When people cling to others like water - it becomes problematic and that is when the drama ensues in the Church dating context. When people commit too fast without thinking it through and don't think through how to handle the possible dissolution of a relationship, dating in church can become a traumatic experience.

Have a happy 4th of July weekend and I hope you have an opportunity to enjoy it with your friends and family.

Stella said...

Let us know how things go at the party!

SavvyD said...

For a long time with books like "I kissed dating goodbye" it seems like the attitude was against dating. And many people began to view church like work and were afraid that asking someone out could be seen as "hitting on" a girl. People have even expressed an attitude against it because they "only go to worship the Lord" and that looking for a dating partner at church seemed counter to that. Perhaps that's because of the way the world does dating now which is fairly inhumane. Not only that, the way we do dating would be really bad business practice.

Emily said...

I think that at times, the way that people relate to each other in dating can be in a consumer related way that is kind of from an adolescent standpoint, if you think about it. For example, if I look at a guy and say,"I won't date you because you are too short, you didn't go to an Ivy League School and you don't believe in sprinkling for baptism, blah blah blah." How mature is my approach? Doesn't it sound like buying a car - or a vacuum? If you approach the opposite sex like an adult, then it is more likely that you will attact others who behave like adults and not overgrown and overaged teenagers.

SavvyD said...

Hi Emily,
I understand what you mean, and you are onto something. However I would caution you for accepting more responsibility than is due for "attracting" anything.

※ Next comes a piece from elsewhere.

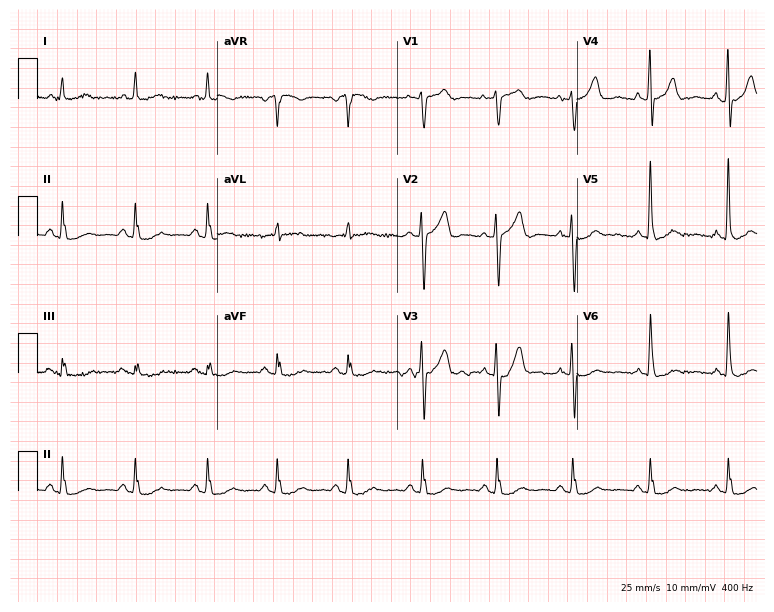
Electrocardiogram (7.3-second recording at 400 Hz), a 64-year-old male patient. Overall reading on record: normal ECG.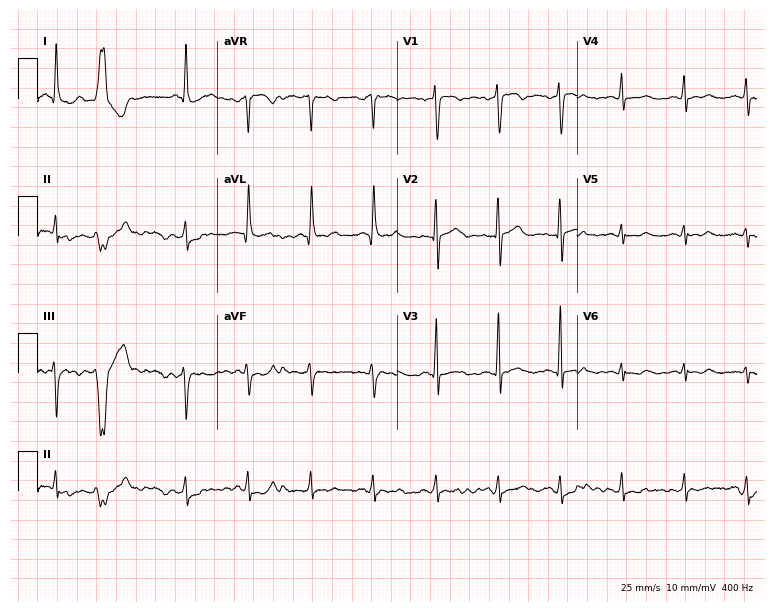
ECG (7.3-second recording at 400 Hz) — an 81-year-old female. Screened for six findings — first-degree AV block, right bundle branch block (RBBB), left bundle branch block (LBBB), sinus bradycardia, atrial fibrillation (AF), sinus tachycardia — none is recorded. Other findings, if any, are not listed.

There are alot people who aren't ready for a relationship but want to get their "needs met." That used to mean going to a prostitute. Now that means they might ask YOU because the rules have changed. You may not have done a single thing to "attract" it except talk to a guy when he was horny. How would you know that in advance? Someone even asked my mom, "Do you swing?" at a party when my dad was in the next room. Kinda gross, but my mom was a hot ticket in the 70s. ;) I will write about one of mine another time.

exchurchmouse said...

"You may not have done a single thing to "attract" it except talk to a guy when he was horny. How would you know that in advance? "

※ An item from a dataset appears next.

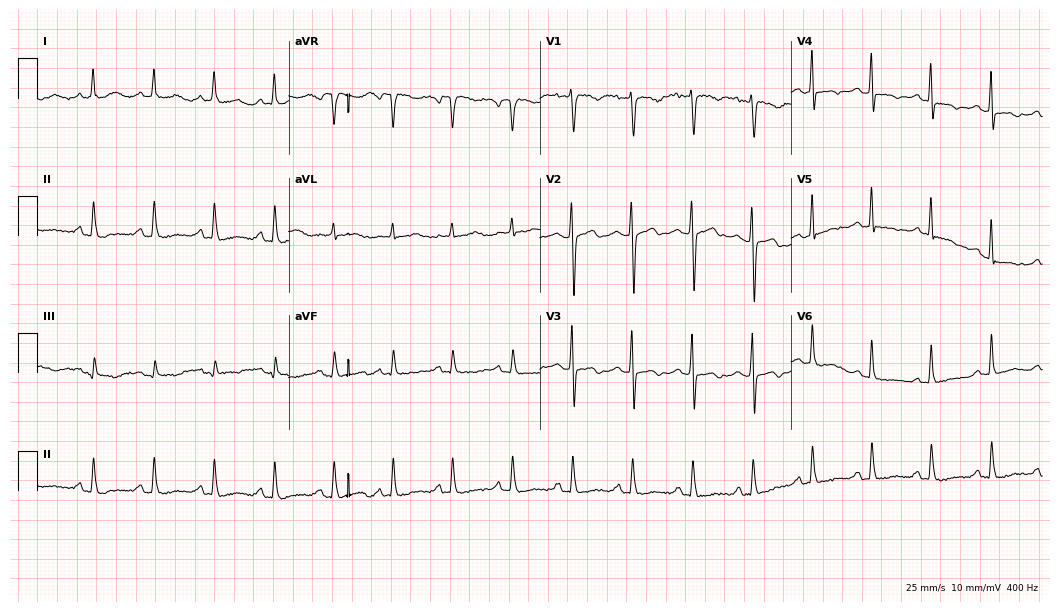
Resting 12-lead electrocardiogram (10.2-second recording at 400 Hz). Patient: a female, 44 years old. None of these six findings is recorded: first-degree AV block, right bundle branch block, left bundle branch block, sinus bradycardia, atrial fibrillation, sinus tachycardia.

In reponse to that, I should have been more clear when I was commenting. I didn't account for random people who just happen to hit on you for whatever reason they choose. I don't pay much attention to people who make grimey and lustful comments and just factor them into background noise and move on with my life.

SavvyD said...

Emily--Great attitude to have. I was just reacting because I have heard that before and it sounds like The Law of Attraction--A "law" which I disagree with.

SavvyD said...

I may have to hide all of my Seattle posts if I want people to read my blog more widely. This story would most likely out me and embarrass both me and him. Actually I might have to change the whole way I write. Maybe that would be a bad idea. What would you do?

Emily said...

Why do you care so much about what a man who lives 3000 miles from you thinks? Seattle sounds like a nice person, but you barely even know him!

SavvyD said...

I was thinking more about the people I go to church with who might enjoy reading my blog, but then I don't want to known as "that blog chick" or as "that chick who has a crush on Seattle" I mean, even though he's gone, he still has friends in the group. over 100 people know that he just moved to Seattle. And I care about him, I want to know him better. I've learned that I have great instincts about people. In the very short time I knew him, I learned what kind of person he was/is.